Here are some player-facing house rules for exploring the world of A THOUSAND THOUSAND ISLANDS using 5E rules.

Zedeck’s Design Notes — House Rules:

The ATTI zines are system-neutral. When people do ask us about system, “Can I use your zines with D&D?” is the question we get most often. Starting with 5E made sense.

Plus: one of our endgame goals is to create a bespoke tabletop RPG system for ATTI; this will probably be an amalgam of stuff we like from other games. Consider these PDFs as the first step in Mun Kao & Zedeck’s Grand Tour Of RPG Systems We Want To Crib From.

This house rule document reflects my personal preferences vis a vis 5E. I generally dislike doing math; and where math is required I like such abstractions kept simple.
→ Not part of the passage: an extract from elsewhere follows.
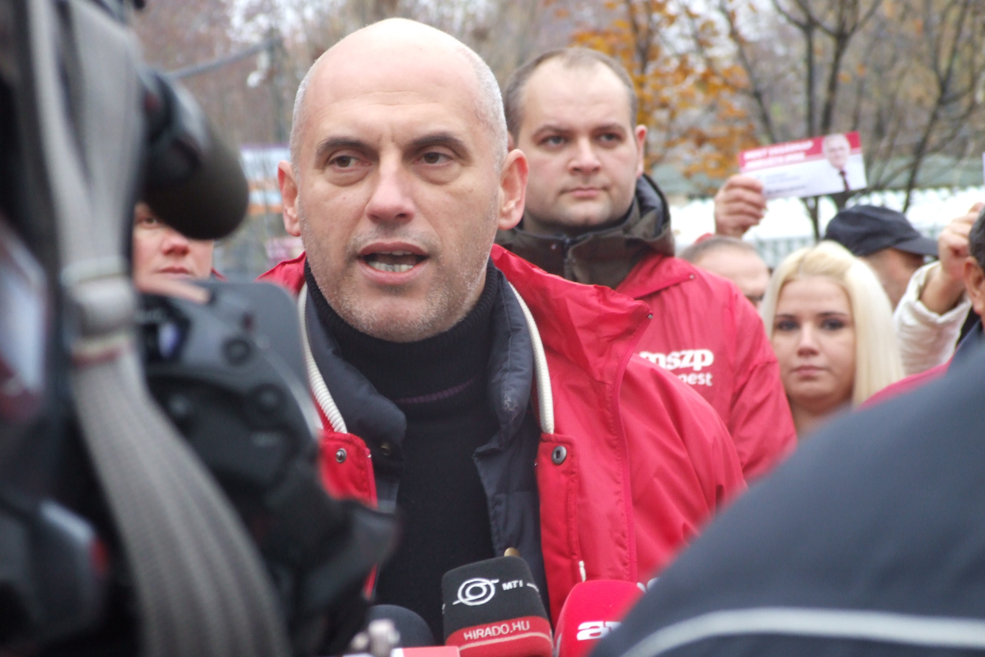 Tóbiás József, az MSZP elnöke a 2014-es újpesti időközi országgyűlési választás szocialista kampányeseményén

More importantly, it attempts to encourage the “mouthfeel” of ATTI:

Less power, more skill — player characters in ATTI are closer to the human baseline. But what is a hero, but a normal person with art, luck, and allies? Being prepared and having friends will take you further than an ability score increase or a “+4 to initiative”-style feat ever could.
Magic is natural — it is part of the human baseline. There is no distinction between the mystical and material, in ATTI. Magic is art is skill. A wok made with sufficient skill comes alive. A dancer, with enough flair, bends reality. (This facet is further explored in our 5E Character Classes.)
War is art — in real-world silat practice, a sarong can be as deadly as a spear. In ATTI, all weapons do d8 damage. But that’s just abstracted damage. A sarong is not the same as a spear. You can bar a door with a spear; you can smother with a sarong.
Skills matter — they are more than just bonuses to checks. A skill provides a player-character with useful gear (books of religious lore); a history (which monastery did you belong to?); kinship with fellow practitioners and factions (you get along with monks, but a rival order may hunt you).
Gear matters — light, food and drink are essential. Armour is heavy in ATTI’s heat and humidity. Do you have the proper tools and medicines on you? You only have so many shoulders; you’ll need help carting around all your stuff. How will you pay your porters? How will you manage your caravan?
Trade, not currency — there is no easy gp standard in ATTI. Value is attached to trade: to knowing what goods other communities might want. Convince buyers why they need the stuff you have, and why they should pay a high price. Find out what the local currency is!
People matter — ATTI is an interconnected world. Every action (or inaction) has political / economic / ethical ripples. As player-characters advance, they must reckon with the ways their presence affects surrounding communities. (And, in ATTI, most things count as “people”.)

A lot of the above is basically tweaking 5E towards the old-school style of RPG play: open-ended rules and mechanics; emphasis on the materiality of the imagined space; high trust between players. What can I say? I’m an OSR person, at heart.

These house rules are player-facing — they primarily deal with stuff that directly affects player-characters. How we might handle NPCs in ATTI (ie: reaction tables, guidelines for stats and skills, etc) is something we are still figuring out, and will probably come in a separate PDF.